Love, Sweat and Tears
Page 24
One day we caught the fast train in to Amsterdam to look around. It was winter and we were all jacketed up against the weather. When we walked through the red-light district, the scantily clad women were sitting in their windows as usual and Colt kept asking, ‘Why aren’t those girls cold?’ I assured him they probably had very good heaters in their rooms.
Naturally we wanted to see lots of European circuses. Among those we visited was one of the famous Medrano circuses. One was in France, where we caught up with an old friend of Craig’s, Marcel Peters. Marcel specialises in training big cats and was presenting the animal acts for Medrano when we visited, doing one-day stands in the snow and ice. Another show was way down in the south of Spain, one of the Mondial circuses. We drove that long road trip in order to catch up with some of its best performers, the Messoudis. Craig knew Heidi Messoudi from their childhood, a beautiful performer, who married a talented Moroccan tumbler, Siad. Together with their three skilled sons, Yassin, Soffien and Karim, they have become well known in the European circus world as one of the most talented hand balancing and juggling family troupes. They are all beautiful people who were a big inspiration for Colt.
Before we left Paris we also saw the Cirque d’Hiver Bouglione, which has been running since 1852. It is a non-travelling circus that shows in a permanent building year in and year out, and I was in awe of each of the acts and the regal atmosphere—in fact, the entire production.
With its extensive history, European circus culture is very different to the culture of Australian circus. The old circus families in Europe are one step down from royalty. There are sometimes four or five generations of family working in the same show and the lifestyle is heavily ingrained into each generation. In many places, being in circus is considered very prestigious. By contrast, when Craig’s grandfather, Perc, started Bullen’s Circus in the early 1920s and then worked through the Great Depression, nobody had any money. There was no background or history; he literally headed off with one truck, a pony and a monkey.
When people go to watch a circus in Europe, they dress up. It reminded me of how beautifully dressed and presented Cleo always was. Craig tells stories of Stafford and Perc putting up tents in their three-piece suits, because so many of the townsfolk would come to watch the big top go up.

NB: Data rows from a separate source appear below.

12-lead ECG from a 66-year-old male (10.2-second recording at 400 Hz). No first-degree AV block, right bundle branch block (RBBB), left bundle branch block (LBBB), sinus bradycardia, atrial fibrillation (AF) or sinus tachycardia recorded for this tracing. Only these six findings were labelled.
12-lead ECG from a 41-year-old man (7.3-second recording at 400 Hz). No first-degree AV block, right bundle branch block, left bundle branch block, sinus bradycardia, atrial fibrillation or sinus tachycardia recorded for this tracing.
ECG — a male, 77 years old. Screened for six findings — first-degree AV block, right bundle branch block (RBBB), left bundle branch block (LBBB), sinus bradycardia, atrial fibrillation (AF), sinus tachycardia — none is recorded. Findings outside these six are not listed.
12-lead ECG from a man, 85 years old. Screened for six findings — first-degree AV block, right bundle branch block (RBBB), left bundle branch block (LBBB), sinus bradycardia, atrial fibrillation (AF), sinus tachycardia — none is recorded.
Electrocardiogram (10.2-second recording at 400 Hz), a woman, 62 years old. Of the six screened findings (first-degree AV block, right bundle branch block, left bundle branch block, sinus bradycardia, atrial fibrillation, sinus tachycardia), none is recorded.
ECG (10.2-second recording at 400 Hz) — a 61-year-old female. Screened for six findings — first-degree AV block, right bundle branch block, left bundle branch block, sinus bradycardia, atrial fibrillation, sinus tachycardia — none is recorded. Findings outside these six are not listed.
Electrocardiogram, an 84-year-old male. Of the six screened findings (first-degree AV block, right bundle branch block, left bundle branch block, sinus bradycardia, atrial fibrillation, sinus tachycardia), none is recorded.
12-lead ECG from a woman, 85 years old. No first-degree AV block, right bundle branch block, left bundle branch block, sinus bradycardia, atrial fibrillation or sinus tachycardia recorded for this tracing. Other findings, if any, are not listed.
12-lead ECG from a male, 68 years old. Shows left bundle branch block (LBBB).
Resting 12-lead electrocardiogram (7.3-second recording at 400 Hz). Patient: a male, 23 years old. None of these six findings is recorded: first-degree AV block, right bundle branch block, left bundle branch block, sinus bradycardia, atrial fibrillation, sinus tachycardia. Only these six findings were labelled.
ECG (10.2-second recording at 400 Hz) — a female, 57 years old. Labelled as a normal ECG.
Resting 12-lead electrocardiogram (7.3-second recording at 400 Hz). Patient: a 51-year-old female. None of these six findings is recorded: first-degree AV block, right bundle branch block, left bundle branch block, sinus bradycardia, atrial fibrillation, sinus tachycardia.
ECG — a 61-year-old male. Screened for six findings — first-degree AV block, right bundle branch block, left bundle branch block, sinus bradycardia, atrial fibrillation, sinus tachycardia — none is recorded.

On our way to Spain, Craig, Colt and I called into Mario Luraschi’s, unannounced.
All those years ago, I had phoned him after Mum was given the all-clear from breast cancer. He had asked how Mum was, and I told him he had been right—it hadn’t been life-threatening and she had made a full recovery. He’d then asked when I was coming back; I told him I would like to one day, but not yet. I then explained that I had fallen in love with Craig, at which he had laughed and said, ‘Oh, love, love—what you know of love? OK, we wait. When your love finished, you come back.’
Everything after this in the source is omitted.